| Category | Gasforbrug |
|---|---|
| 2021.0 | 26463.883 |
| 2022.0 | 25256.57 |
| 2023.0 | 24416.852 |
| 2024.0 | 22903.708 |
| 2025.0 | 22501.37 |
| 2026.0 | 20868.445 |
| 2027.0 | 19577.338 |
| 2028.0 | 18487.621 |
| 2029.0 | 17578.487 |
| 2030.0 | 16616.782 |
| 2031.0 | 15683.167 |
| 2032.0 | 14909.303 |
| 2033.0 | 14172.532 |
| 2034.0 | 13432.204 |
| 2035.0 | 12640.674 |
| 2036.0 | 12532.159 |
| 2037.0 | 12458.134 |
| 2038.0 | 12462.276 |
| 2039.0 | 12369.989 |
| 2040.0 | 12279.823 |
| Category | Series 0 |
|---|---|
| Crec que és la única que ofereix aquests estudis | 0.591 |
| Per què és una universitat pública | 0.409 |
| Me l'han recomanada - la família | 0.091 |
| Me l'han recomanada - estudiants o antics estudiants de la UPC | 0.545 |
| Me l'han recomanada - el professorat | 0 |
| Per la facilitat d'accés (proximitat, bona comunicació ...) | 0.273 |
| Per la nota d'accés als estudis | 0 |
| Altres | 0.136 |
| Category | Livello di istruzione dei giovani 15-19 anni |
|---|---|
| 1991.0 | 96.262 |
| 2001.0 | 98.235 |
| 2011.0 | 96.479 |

--

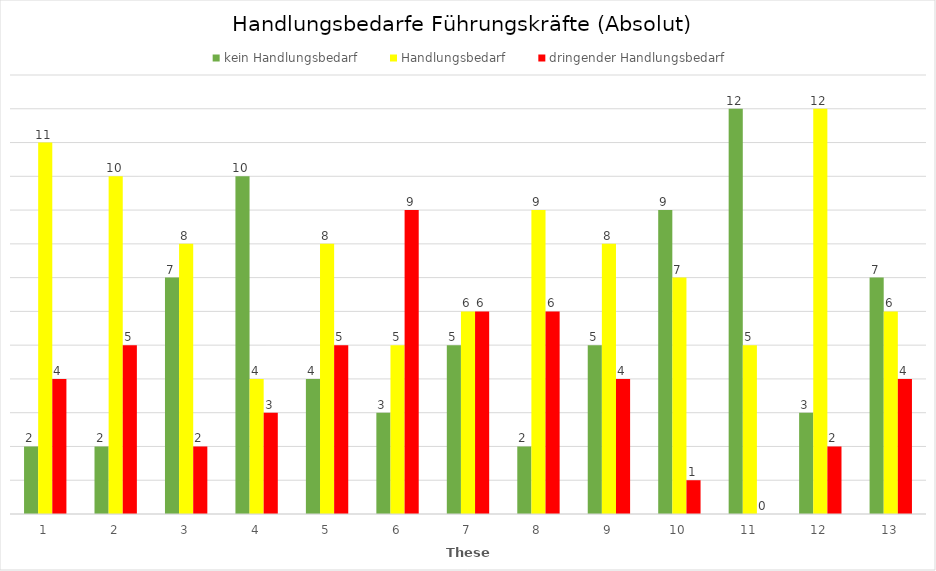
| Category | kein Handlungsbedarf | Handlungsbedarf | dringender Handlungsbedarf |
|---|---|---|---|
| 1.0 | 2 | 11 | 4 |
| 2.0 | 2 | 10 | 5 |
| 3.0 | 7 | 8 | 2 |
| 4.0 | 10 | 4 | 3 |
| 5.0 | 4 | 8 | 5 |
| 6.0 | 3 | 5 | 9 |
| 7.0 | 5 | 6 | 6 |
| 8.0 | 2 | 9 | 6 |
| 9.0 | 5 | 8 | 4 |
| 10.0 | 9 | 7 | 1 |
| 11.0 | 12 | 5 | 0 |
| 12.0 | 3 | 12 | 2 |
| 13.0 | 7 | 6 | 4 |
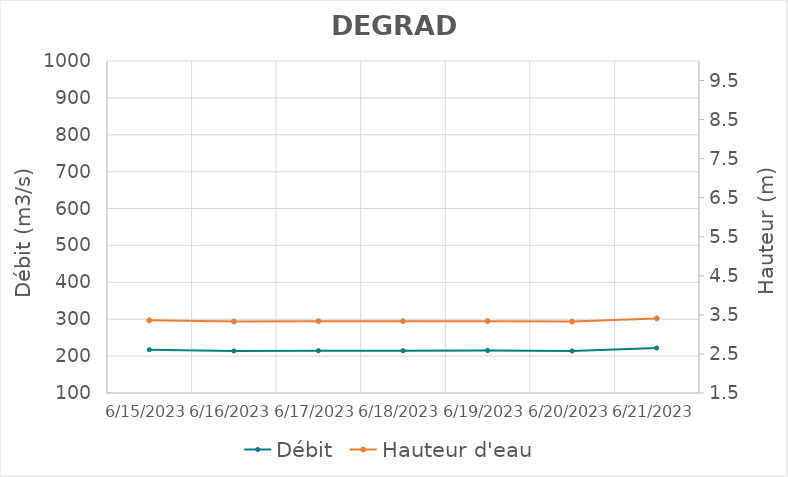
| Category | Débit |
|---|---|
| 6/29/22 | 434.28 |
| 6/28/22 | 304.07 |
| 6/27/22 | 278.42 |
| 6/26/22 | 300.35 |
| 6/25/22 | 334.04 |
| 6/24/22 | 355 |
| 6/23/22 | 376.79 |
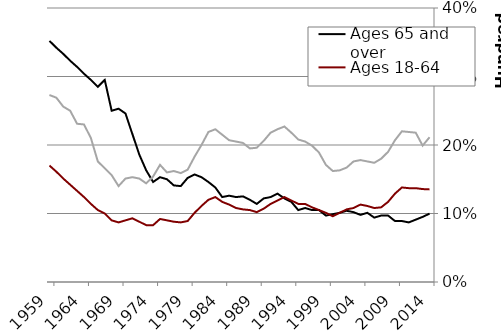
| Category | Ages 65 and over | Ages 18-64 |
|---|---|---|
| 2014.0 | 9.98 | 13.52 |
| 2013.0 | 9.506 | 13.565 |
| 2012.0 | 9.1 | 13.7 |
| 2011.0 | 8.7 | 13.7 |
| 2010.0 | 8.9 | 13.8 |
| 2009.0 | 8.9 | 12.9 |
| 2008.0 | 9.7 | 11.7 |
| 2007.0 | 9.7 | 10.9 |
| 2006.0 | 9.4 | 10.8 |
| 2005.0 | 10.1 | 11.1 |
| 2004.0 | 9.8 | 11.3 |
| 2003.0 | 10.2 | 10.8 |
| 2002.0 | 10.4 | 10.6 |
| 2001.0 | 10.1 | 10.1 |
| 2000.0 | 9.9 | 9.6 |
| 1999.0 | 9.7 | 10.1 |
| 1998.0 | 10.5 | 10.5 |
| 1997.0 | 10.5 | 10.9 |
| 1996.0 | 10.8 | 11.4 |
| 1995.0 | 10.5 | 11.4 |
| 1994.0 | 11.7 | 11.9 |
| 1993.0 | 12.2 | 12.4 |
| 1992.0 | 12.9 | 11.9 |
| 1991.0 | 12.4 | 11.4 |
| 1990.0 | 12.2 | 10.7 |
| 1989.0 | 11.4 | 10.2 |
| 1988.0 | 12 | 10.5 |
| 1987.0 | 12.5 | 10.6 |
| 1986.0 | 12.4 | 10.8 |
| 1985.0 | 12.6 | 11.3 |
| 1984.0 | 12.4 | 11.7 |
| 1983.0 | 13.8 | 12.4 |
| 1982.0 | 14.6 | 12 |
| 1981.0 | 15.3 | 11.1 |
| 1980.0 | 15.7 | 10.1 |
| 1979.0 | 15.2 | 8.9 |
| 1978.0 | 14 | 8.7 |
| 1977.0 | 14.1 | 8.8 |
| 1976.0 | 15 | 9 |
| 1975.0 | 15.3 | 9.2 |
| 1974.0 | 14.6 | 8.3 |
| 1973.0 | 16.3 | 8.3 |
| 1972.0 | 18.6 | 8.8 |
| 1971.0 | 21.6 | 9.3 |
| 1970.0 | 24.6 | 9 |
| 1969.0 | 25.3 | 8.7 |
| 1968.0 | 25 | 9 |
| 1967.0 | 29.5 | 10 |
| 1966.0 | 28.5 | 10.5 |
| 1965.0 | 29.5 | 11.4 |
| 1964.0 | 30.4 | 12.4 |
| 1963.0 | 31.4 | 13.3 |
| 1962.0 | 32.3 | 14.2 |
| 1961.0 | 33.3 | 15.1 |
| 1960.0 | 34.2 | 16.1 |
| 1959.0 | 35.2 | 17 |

# [Task description]
The reply should consist solely of the lines above from the one that has "Category | Gasforbrug |" through the one that has "2011.0 | 96.479 |", reproduced exactly.

# [Completed exercise]
| Category | Gasforbrug |
|---|---|
| 2021.0 | 26463.883 |
| 2022.0 | 25256.57 |
| 2023.0 | 24416.852 |
| 2024.0 | 22903.708 |
| 2025.0 | 22501.37 |
| 2026.0 | 20868.445 |
| 2027.0 | 19577.338 |
| 2028.0 | 18487.621 |
| 2029.0 | 17578.487 |
| 2030.0 | 16616.782 |
| 2031.0 | 15683.167 |
| 2032.0 | 14909.303 |
| 2033.0 | 14172.532 |
| 2034.0 | 13432.204 |
| 2035.0 | 12640.674 |
| 2036.0 | 12532.159 |
| 2037.0 | 12458.134 |
| 2038.0 | 12462.276 |
| 2039.0 | 12369.989 |
| 2040.0 | 12279.823 |
| Category | Series 0 |
|---|---|
| Crec que és la única que ofereix aquests estudis | 0.591 |
| Per què és una universitat pública | 0.409 |
| Me l'han recomanada - la família | 0.091 |
| Me l'han recomanada - estudiants o antics estudiants de la UPC | 0.545 |
| Me l'han recomanada - el professorat | 0 |
| Per la facilitat d'accés (proximitat, bona comunicació ...) | 0.273 |
| Per la nota d'accés als estudis | 0 |
| Altres | 0.136 |
| Category | Livello di istruzione dei giovani 15-19 anni |
|---|---|
| 1991.0 | 96.262 |
| 2001.0 | 98.235 |
| 2011.0 | 96.479 |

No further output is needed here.